How to cite this URL:
Ranjan R, Singh RK, Kumar N, Dutta V. Pediatric subcutaneous panniculitis-like T-cell lymphoma presenting as paraparesis: An unreported manifestation. Neurol India [serial online] 2016 [cited 2020 May 28];64:1035-6. Available from: http://www.neurologyindia.com/text.asp?2016/64/5/1035/190275




Sir,

Subcutaneous panniculitis-like T-cell lymphomas (SPTCLs) are extremely rare non-Hodgkin's lymphomas (NHLs) and are uncommon in the pediatric age group.[1] They are broadly divided into two groups based on the T-cell receptor expression; α/β SPTCL and γ/δ SPTCL.
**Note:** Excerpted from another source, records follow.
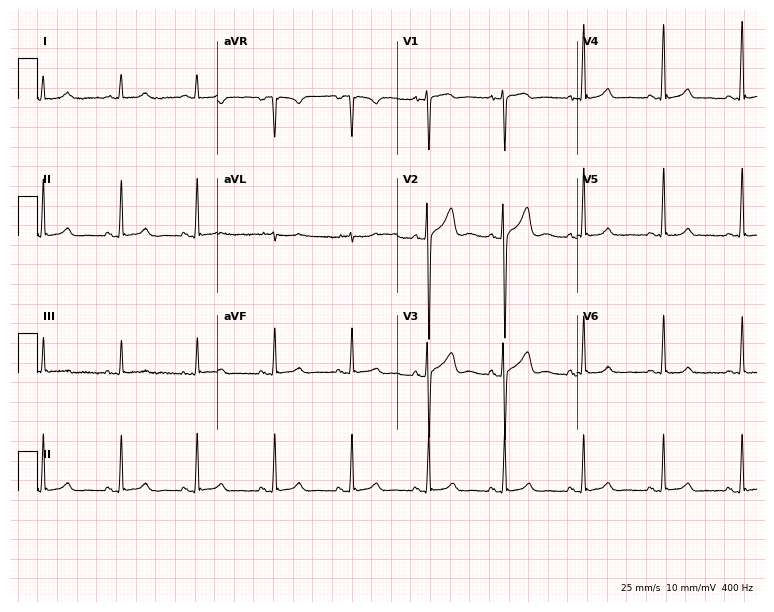
Resting 12-lead electrocardiogram (7.3-second recording at 400 Hz). Patient: a 60-year-old female. Read as a normal ECG.
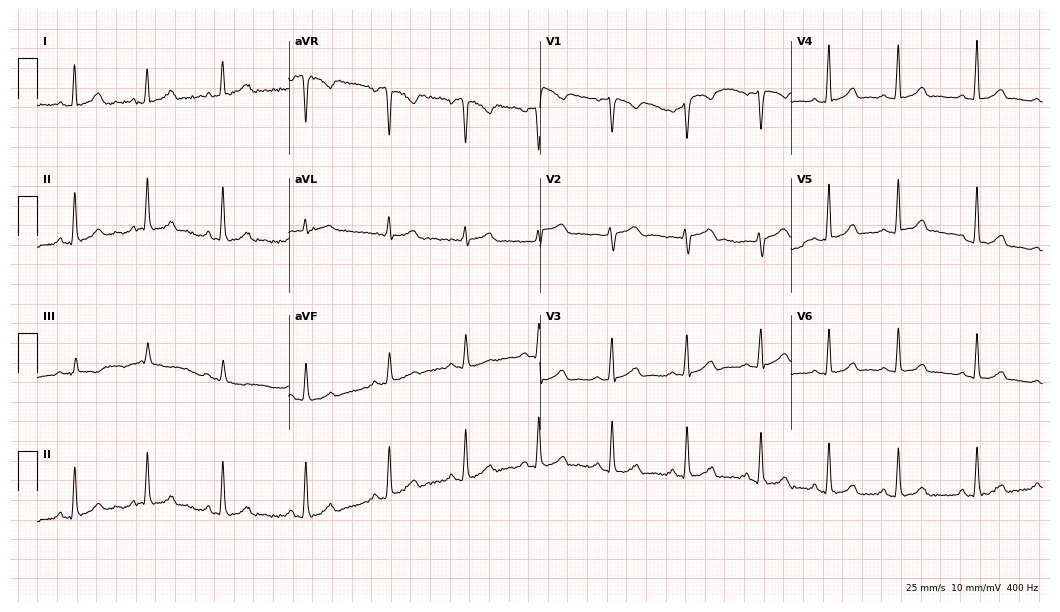
Standard 12-lead ECG recorded from a 26-year-old female patient. None of these six findings is recorded: first-degree AV block, right bundle branch block (RBBB), left bundle branch block (LBBB), sinus bradycardia, atrial fibrillation (AF), sinus tachycardia.
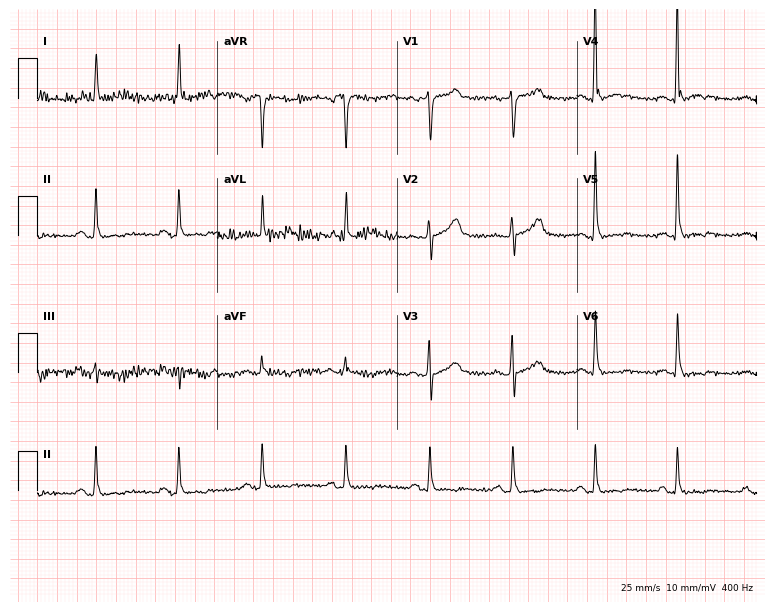
ECG — a 60-year-old male patient. Screened for six findings — first-degree AV block, right bundle branch block, left bundle branch block, sinus bradycardia, atrial fibrillation, sinus tachycardia — none is recorded.
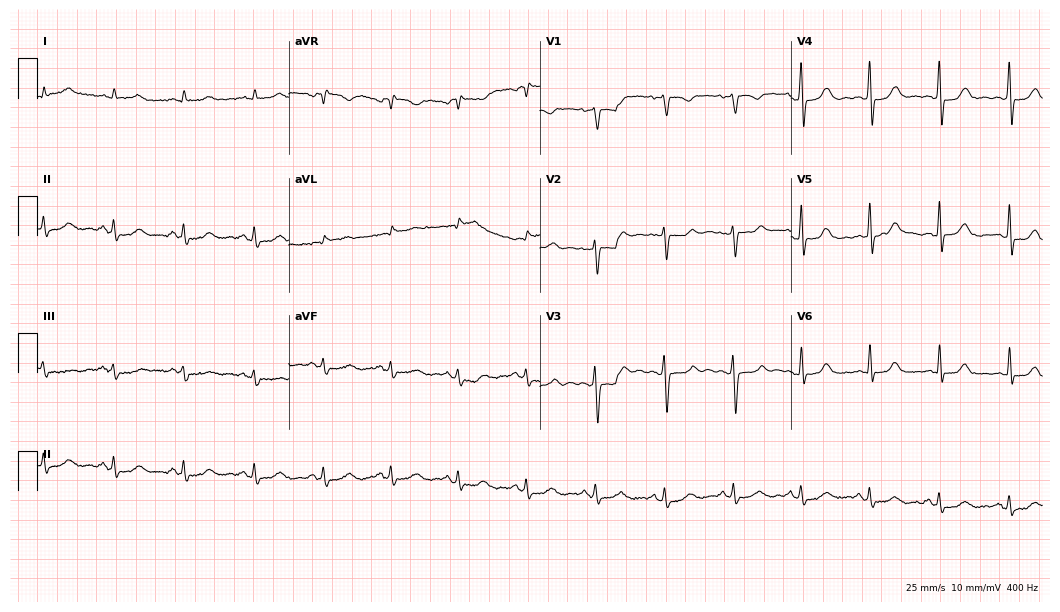
ECG (10.2-second recording at 400 Hz) — a 37-year-old female. Screened for six findings — first-degree AV block, right bundle branch block (RBBB), left bundle branch block (LBBB), sinus bradycardia, atrial fibrillation (AF), sinus tachycardia — none is recorded. Other findings, if any, are not listed.
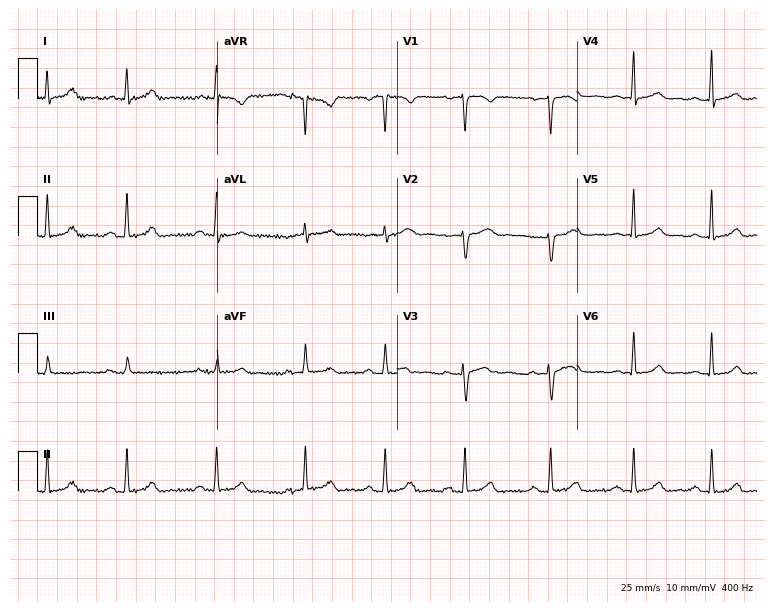
Resting 12-lead electrocardiogram (7.3-second recording at 400 Hz). Patient: a female, 26 years old. Read as a normal ECG.
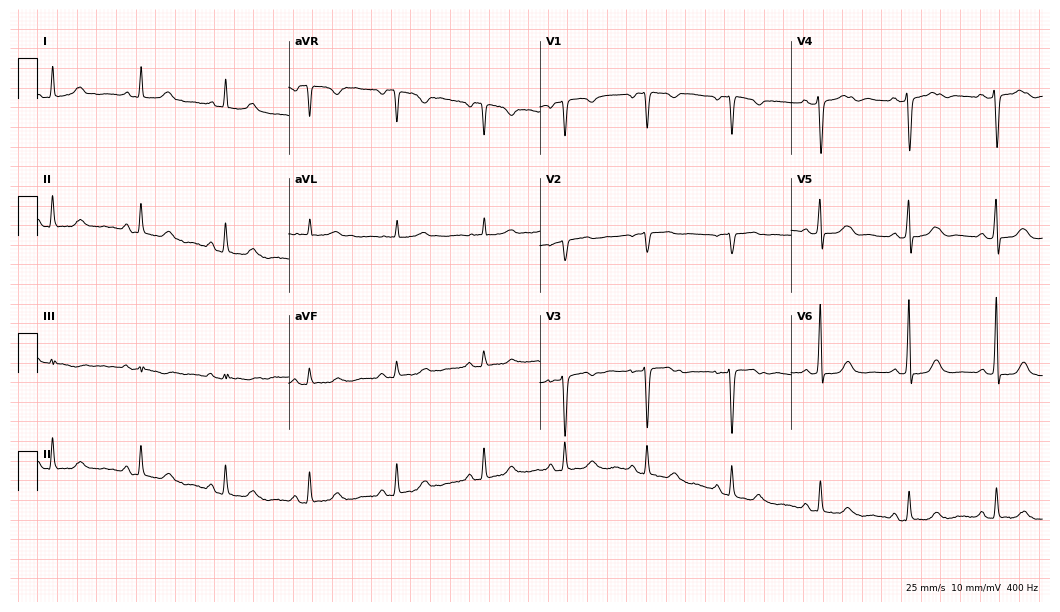
ECG (10.2-second recording at 400 Hz) — a 46-year-old female patient. Labelled as a normal ECG.
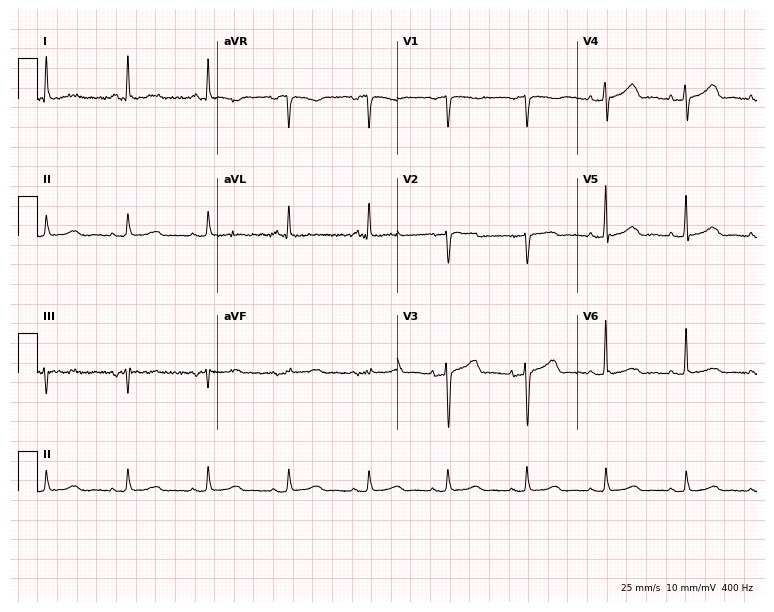
Electrocardiogram, an 83-year-old female. Of the six screened findings (first-degree AV block, right bundle branch block, left bundle branch block, sinus bradycardia, atrial fibrillation, sinus tachycardia), none is recorded. Findings outside these six are not listed.

We report a case of SPTCL in an 11-year-old girl presenting with paraparesis and cutaneous lesions for 1 month. The parents sought medical attention when the child developed paraparesis. She had nodules over the occipital region, right parietal region, anterior abdominal wall, and the lumbar spine. The muscle power in the lower limbs was diminished. Magnetic resonance imaging of the spine showed heterogeneously enhancing epidural lesions with a soft tissue component at D6–D8 vertebrae causing cord compression. An enhancing soft tissue lesion with an osseous defect in the occipital bones and associated soft tissue component was also reported. A clinical differential diagnosis of a sarcoma or metastatic disease was entertained. In view of the progressing paraparesis, a decompression surgery was performed and resulted in a marked symptomatic improvement.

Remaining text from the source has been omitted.